GOAL OF THE EXERCISE: Below are some records. Return exactly the lines from the one with "Museumsdorf Penglipuran" to the one with "Predstava Konak, Olivera", and nothing else.

DATA EXTRACTS:

****************

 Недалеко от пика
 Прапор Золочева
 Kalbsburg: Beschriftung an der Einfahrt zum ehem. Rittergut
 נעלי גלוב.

****************

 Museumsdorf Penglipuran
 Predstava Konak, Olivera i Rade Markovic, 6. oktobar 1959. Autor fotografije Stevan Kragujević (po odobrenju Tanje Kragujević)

****************

RESPONSE TO THIS TASK:
 Museumsdorf Penglipuran
 Predstava Konak, Olivera i Rade Markovic, 6. oktobar 1959. Autor fotografije Stevan Kragujević (po odobrenju Tanje Kragujević)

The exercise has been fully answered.